Poirot se volvió hacia mí.
—Otra coincidencia gigantesque —comentó—. Harriet Sippel, Ida Gransbury y Richard Negus llegan al hotel el mismo día, la víspera de ser asesinados. Al día siguiente, el de su asesinato, los tres piden cenar en su habitación exactamente a las siete y cuarto. ¿No le parece muy poco probable?
—Poirot, no tiene sentido debatir el grado de probabilidad de un hecho que sabemos que sucedió.
—Non. Pero tiene sentido asegurarnos de que sucedió tal como nos lo han contado. Monsieur Lazzari, estoy seguro de que habrá en su hotel por lo menos un salón de grandes dimensiones. Reúna por favor a todos sus empleados allí, para que pueda hablar con ellos a la mayor brevedad. Mientras usted se ocupa de este asunto, el señor Catchpool y yo comenzaremos la inspección de las habitaciones de las tres víctimas.
—Sí, y será mejor que nos demos prisa, antes de que vengan a levantar los cadáveres —dije yo—. En circunstancias normales, ya se los habrían llevado.
No mencioné que el retraso se debía, en ese caso, a mi negligencia en el desempeño de mis obligaciones. La noche anterior, en mi precipitación por poner distancia entre el hotel Bloxham y mi persona, y en mi afán por dirigir mis pensamientos hacia cualquier cosa más agradable que los tres asesinatos, había descuidado los arreglos necesarios.
Esperaba que Poirot se comportara con menos frialdad cuando Lazzari se hubiera marchado, pero su actitud severa no experimentó ningún cambio. Me di cuenta de que quizá fuera esa su forma habitual de trabajar, lo que no dejaba de tener sus bemoles, ya que el trabajo era mío y no suyo, y su actitud no contribuía precisamente a levantarme el ánimo.

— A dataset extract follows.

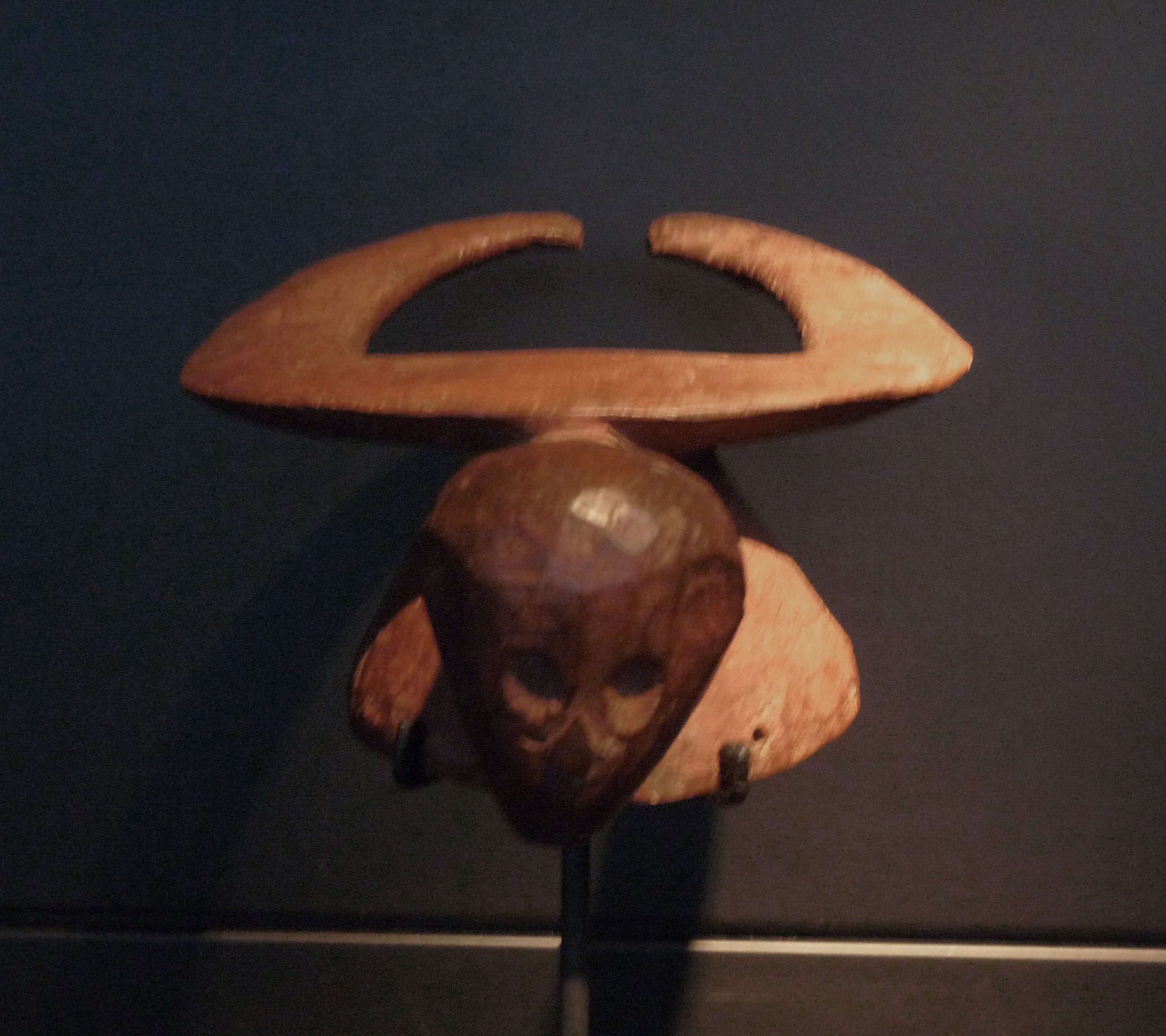 Masque-buffle nain ("petit" Mangam). Rindre. Milieu du XXe s. Bois, ocre. Exposition Nigeria. Arts de la vallée de la Bénoué au musée du quai Branly (Paris)

Yo disponía de una llave maestra y con ella fuimos a visitar las tres habitaciones, una a una. Mientras esperábamos a que se abrieran las ornamentadas puertas doradas del ascensor, Poirot me dijo:
—Espero que al menos estemos de acuerdo en una cosa: las afirmaciones de monsieur Lazzari respecto a los empleados del hotel no son fiables. Se refiere a ellos como si estuvieran por encima de toda sospecha, cuando en realidad no es así, porque ayer estaban aquí cuando se cometieron los asesinatos. La lealtad de monsieur Lazzari es loable, pero su ingenuidad también es enorme si piensa que todo el personal del hotel Bloxham está formado por des anges.
Había algo que me incomodaba y decidí hablar al respecto:
—Espero que no me considere un ingenuo a mí también. Lo que dije antes acerca de la cantidad de huéspedes que pudieron llegar al hotel el miércoles… fue una simpleza. Los huéspedes que llegaron el miércoles y no fueron asesinados el jueves son irrelevantes para el caso, ¿verdad? El hecho de que cualquier número de huéspedes sin relación aparente entre sí llegue al hotel en un mismo día solo es una coincidencia digna de mención si todos ellos son asesinados en una misma noche.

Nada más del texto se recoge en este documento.